(Extracted entries begins)

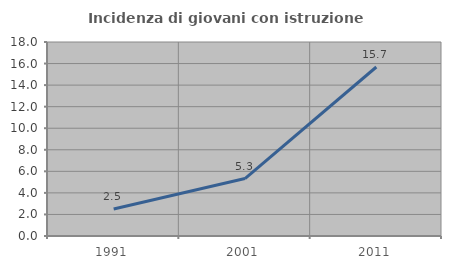
| Category | Incidenza di giovani con istruzione universitaria |
|---|---|
| 1991.0 | 2.51 |
| 2001.0 | 5.328 |
| 2011.0 | 15.68 |
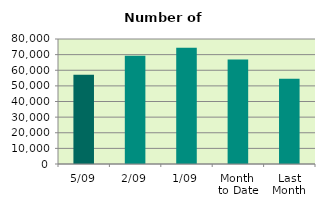
| Category | Series 0 |
|---|---|
| 5/09 | 57106 |
| 2/09 | 69204 |
| 1/09 | 74392 |
| Month 
to Date | 66900.667 |
| Last
Month | 54581.565 |
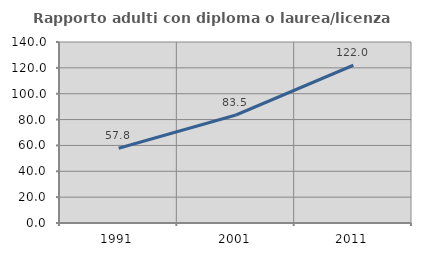
| Category | Rapporto adulti con diploma o laurea/licenza media  |
|---|---|
| 1991.0 | 57.792 |
| 2001.0 | 83.532 |
| 2011.0 | 122.014 |

(Extracted entries ends)

The records above need to be copied exactly, with the pictures left out.

Answer space:
| Category | Incidenza di giovani con istruzione universitaria |
|---|---|
| 1991.0 | 2.51 |
| 2001.0 | 5.328 |
| 2011.0 | 15.68 |
| Category | Series 0 |
|---|---|
| 5/09 | 57106 |
| 2/09 | 69204 |
| 1/09 | 74392 |
| Month 
to Date | 66900.667 |
| Last
Month | 54581.565 |
| Category | Rapporto adulti con diploma o laurea/licenza media  |
|---|---|
| 1991.0 | 57.792 |
| 2001.0 | 83.532 |
| 2011.0 | 122.014 |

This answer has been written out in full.